One argument against diversity proposes that people should be recruited based on skill, not merely because they are different. The argument goes something like this 'If I'm running a company, I want to hire the best people for the job, regardless of their race, ethnicity, religion, or sexual preferences. Aiming to appear diverse to seem woke hinders the performance of the company'.
Matthew address this argument in the beginning on the book.
"This is a book about diversity, about the power of bringing people together who think differently from one another. At one level, this might seem like a curious objective. Surely, we should aim to think correctly or accurately, not differently. One should only wish to think differently from other people when they are in the wrong. When other people are right, thinking differently will only lead you into error. This seems like common sense. Another seemingly commonsensical statement was that made by Justice Scalia. He argued that recruiting people because they are different, in one way or another, is to jeopardize performance. You should hire people because they are smart, or knowledgeable or fast. Why would you hire people who are less knowledgeable, fast or talented, just because they are different?"

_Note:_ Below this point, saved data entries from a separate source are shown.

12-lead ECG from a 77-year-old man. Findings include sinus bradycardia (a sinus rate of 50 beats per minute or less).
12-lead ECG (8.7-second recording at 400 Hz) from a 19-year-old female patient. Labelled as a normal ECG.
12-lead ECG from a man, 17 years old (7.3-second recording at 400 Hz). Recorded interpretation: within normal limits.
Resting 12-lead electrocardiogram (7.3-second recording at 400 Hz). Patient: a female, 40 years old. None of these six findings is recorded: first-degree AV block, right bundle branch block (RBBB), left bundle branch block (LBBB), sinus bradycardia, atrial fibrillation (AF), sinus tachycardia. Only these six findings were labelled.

The reason, by the way, is because people that are different think differently.
When I say 'different', I, like the author, am speaking about cognitive and demographic diversity. People that share varying views, beliefs and life experiences.
"Demographic diversity (differences in race, gender, age, class, sexual orientation, religion and so on) can, in certain circumstances, increase group wisdom. Teams that are diverse in personal experiences tend to have a richer, more nuanced understanding of their fellow human beings. They have a wider array of perspectives – fewer blind spots. They bridge between frames of reference."

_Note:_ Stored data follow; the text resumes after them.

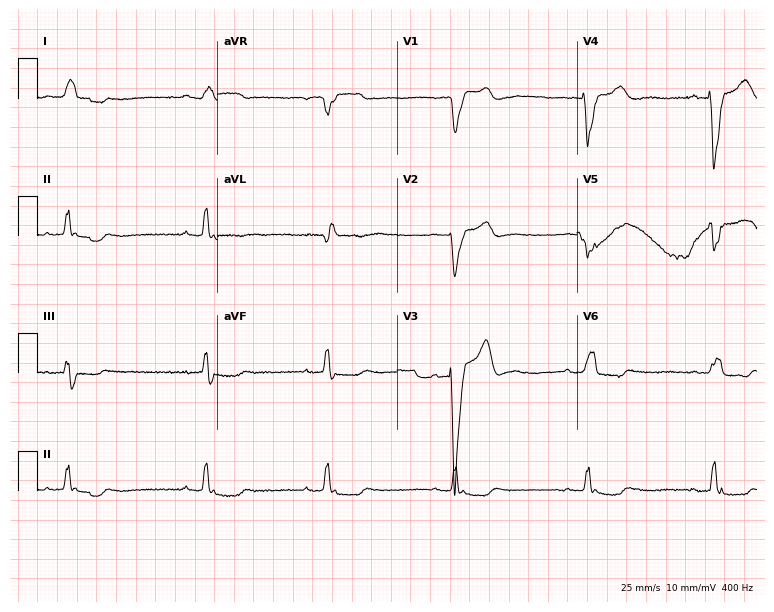
12-lead ECG (7.3-second recording at 400 Hz) from a male patient, 66 years old. Findings include left bundle branch block, sinus bradycardia (a sinus rate of 50 beats per minute or less).
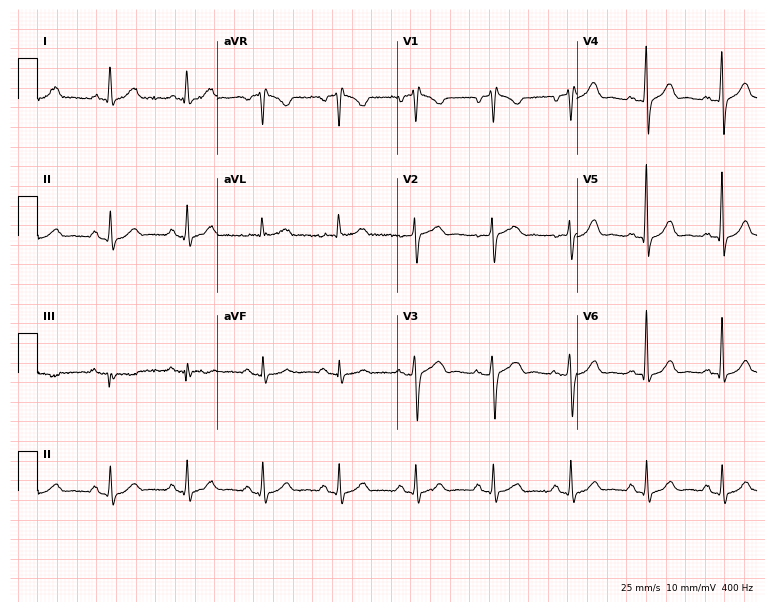
Resting 12-lead electrocardiogram. Patient: a male, 65 years old. Read as a normal ECG.
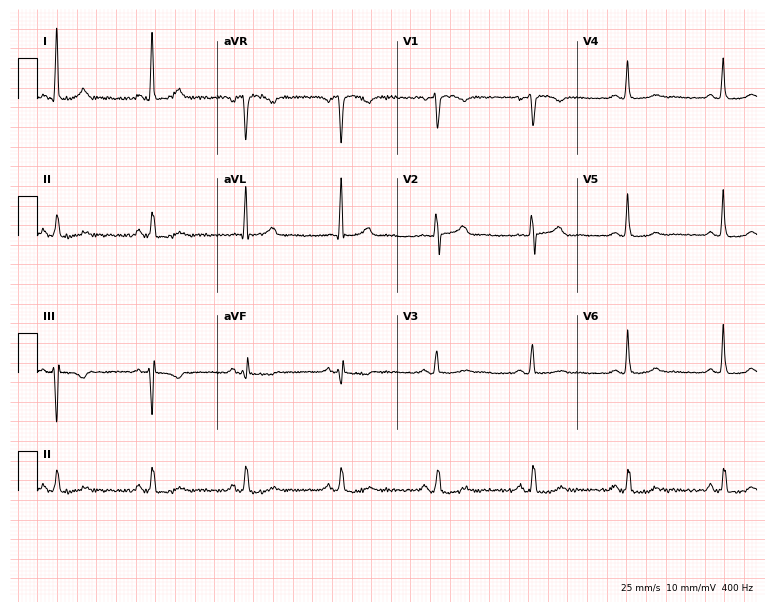
ECG (7.3-second recording at 400 Hz) — a 72-year-old female. Labelled as a normal ECG.

If we only surround ourselves with people who think like us, our life becomes an echo chamber; we only hear the viewpoint we already believe. Our life becomes a living lesson in the power of confirmation bias. This fact is one social media companies are optimizing their algorithms around.
Algorithm manipulation was touched on in the book but is too important not further explore.
Social media companies, by design, keep us on their services for a long as possible. They only optimize for getting people somewhere and keeping them there.
In Stuart J. Russell's book, Human Compatible, he explains how they accomplish this (paraphrased for simplicity).
There are two ways an algorithm can achieve its goal:
1. Become better at predicting what the user wants.
2. Manipulate the user's preferences to make them more predictable.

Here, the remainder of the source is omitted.